The sequencing capabilities, combined with the ongoing genomics research in VCU's biomedical research laboratories and the recent recruitment of two high-profile genomic scientists from Harvard University and the University of California at Los Angeles, are in step with VCU's strategic priority to achieve continued recognition as a top research institution.

The 454 GS FLX instrument from Roche provides more than 100 million bases of sequence in an eight-hour run, a greater than 100-fold improvement over existing technology. The Solexa 1G Genetic Analyzer will provide more than a billion bases of sequence per run, a 1,000-fold enhancement over current technology.

The combination of the equipment will reduce the cost of genome sequencing to a fraction of the cost of previous sequencing projects, said Gregory A. Buck, Ph.D., director of the CSBC in VCU Life Sciences.

"We spent four years and more than $2 million on our recent sequence of the 10-megabase Cryptosporidium hominis genome," Buck said. "With the new instrumentation, we could reproduce that effort in two weeks for a cost well south of $100,000."

C. hominis is an important intestinal parasite and a CDC-rated potential agent of biological terrorism. Buck's sequencing team, together with the lab of Francis L. Macrina, Ph.D.; VCU's vice president for research, also recently published the sequence of Streptococcus sanguinis, an oral pathogen and major cause of bacterial endocarditis.

"With the new technology, we could have finished that sequence in a single day," Buck said.

In addition to Buck and Macrina, an interdisciplinary group of researchers at VCU plans to use the sequencer for projects ranging from metagenomic analysis of environmental samples to resequencing human chromosomes to identify genes associated with complex human diseases.

Macrina said VCU is poised to make great strides in the field.

"VCU has been a leader in genomic research," he said. "The $1,000 genome and personalized medicine are just around the corner, and VCU will be there when it happens." The $1,000 genome is the new "holy grail" for genomic scientists since the X PRIZE Foundation announced a $10 million cash prize for the first privately financed team to accurately sequence the human genome for less than $1,000 in fewer than 10 days.

VCU's push toward pre-eminence in genomic research also includes the recruitment of Yuan Gao, Ph.D., from Harvard, where he had been working with George Church on 2nd generation sequencing technologies, and Maria C. Rivera, Ph.D., from UCLA, where she worked with noted evolutionary biologist James Lake. Rivera's groundbreaking work focuses on applying comparative genomics leading to the proposal of a "Ring of Life" as an alternative to the traditional "Tree of Life."

Gao's wet lab will host the Solexa machine and use it for high throughput genome sequencing, gene expression profiling and Personal Genome Project, in collaboration with Church's lab at Harvard.  Rivera will use the technology to confirm and extend her controversial new theory on the origin of eukaryotes. Their work reflects the multidisciplinary aspect of Life Sciences, as they also have appointments in the VCU School of Engineering and its College of Humanities and Sciences.

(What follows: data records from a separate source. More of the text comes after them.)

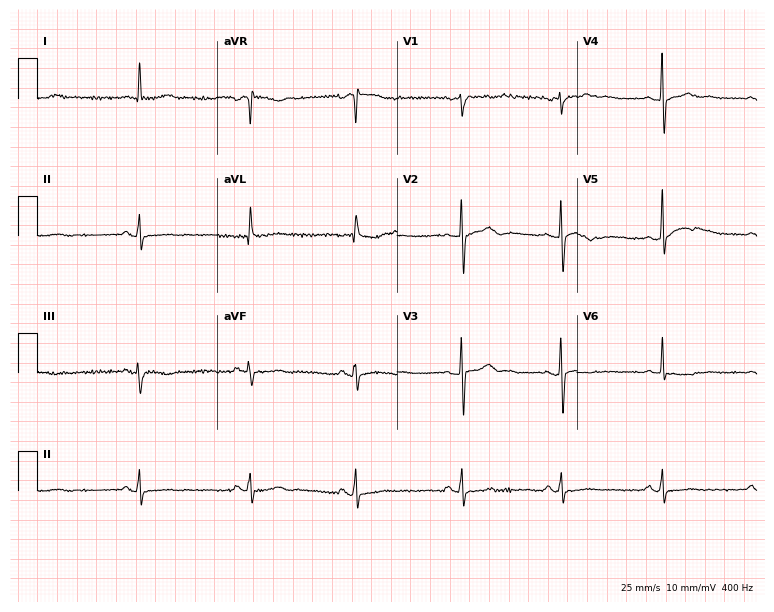
ECG (7.3-second recording at 400 Hz) — a woman, 63 years old. Labelled as a normal ECG.
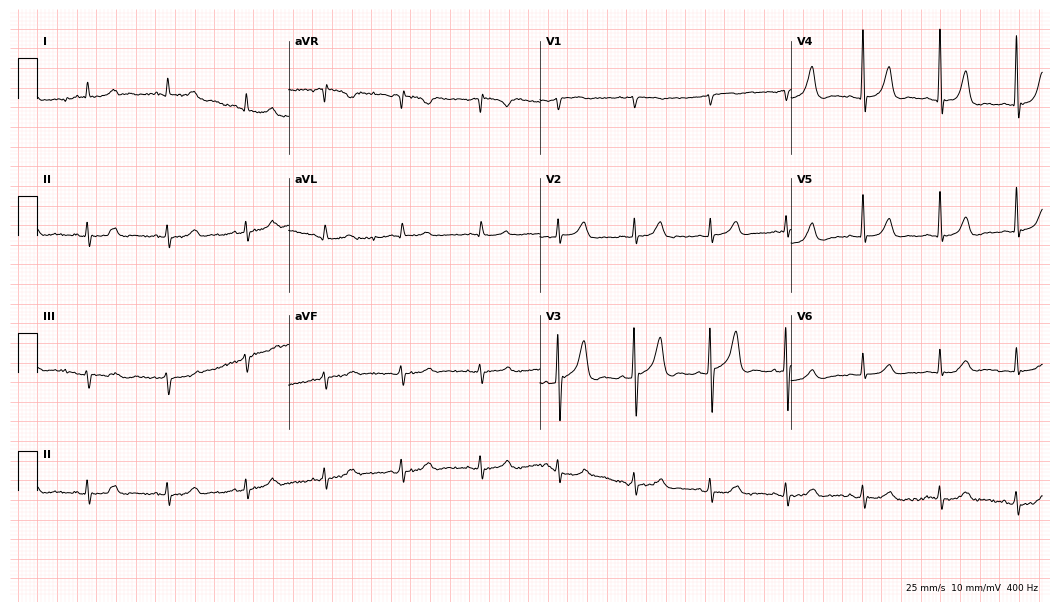
Resting 12-lead electrocardiogram. Patient: a man, 84 years old. None of these six findings is recorded: first-degree AV block, right bundle branch block, left bundle branch block, sinus bradycardia, atrial fibrillation, sinus tachycardia. Findings outside these six are not listed.
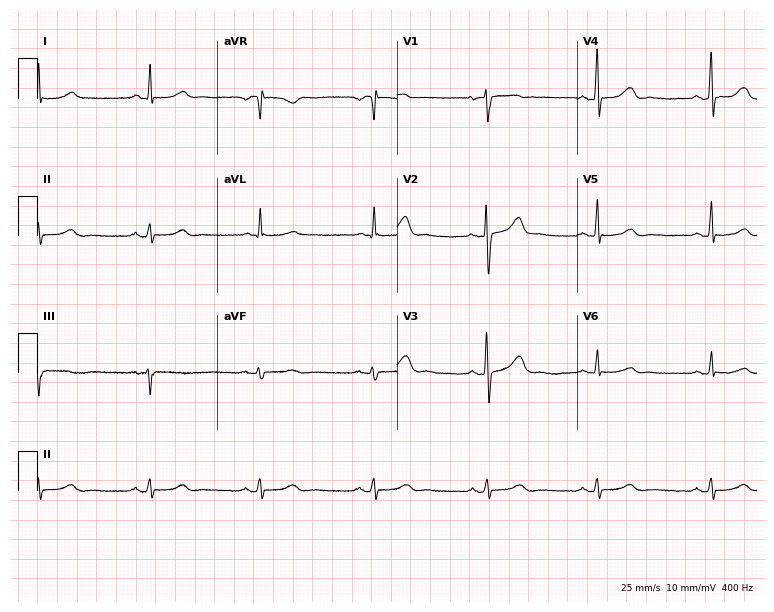
Electrocardiogram, a 55-year-old woman. Of the six screened findings (first-degree AV block, right bundle branch block (RBBB), left bundle branch block (LBBB), sinus bradycardia, atrial fibrillation (AF), sinus tachycardia), none is recorded.
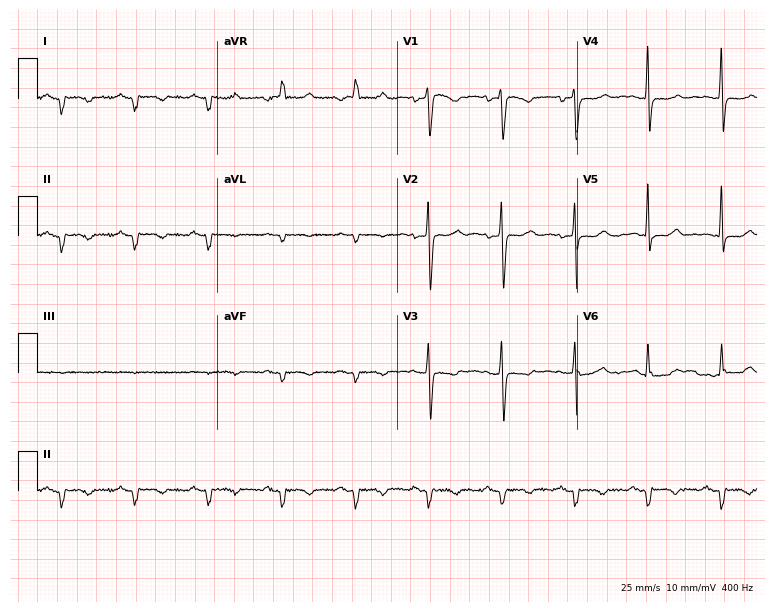
Electrocardiogram (7.3-second recording at 400 Hz), an 82-year-old female. Of the six screened findings (first-degree AV block, right bundle branch block, left bundle branch block, sinus bradycardia, atrial fibrillation, sinus tachycardia), none is recorded.

"VCU Life Sciences is all about systems biology," said Thomas F. Huff, Ph.D., vice provost for VCU Life Sciences, the home of the Center for the Study of Biological Complexity. "High throughput sequencing is the breakthrough technology that led molecular and cellular biologists into systems biology."

The Center for the Study of Biological Complexity is a matrix academic unit of VCU Life Sciences. The Center focuses on integrative discovery science, systems biology, and the principles of complexity to address the challenges of the life sciences revolution of the 21st century. Nearly 100 VCU faculty members in more than a dozen departments and five schools and colleges are fellows. The CSBC maintains research infrastructure for the support of genomics, transcriptomics, and proteomics, and houses VCU's high performance computing and bioinformatics facilities.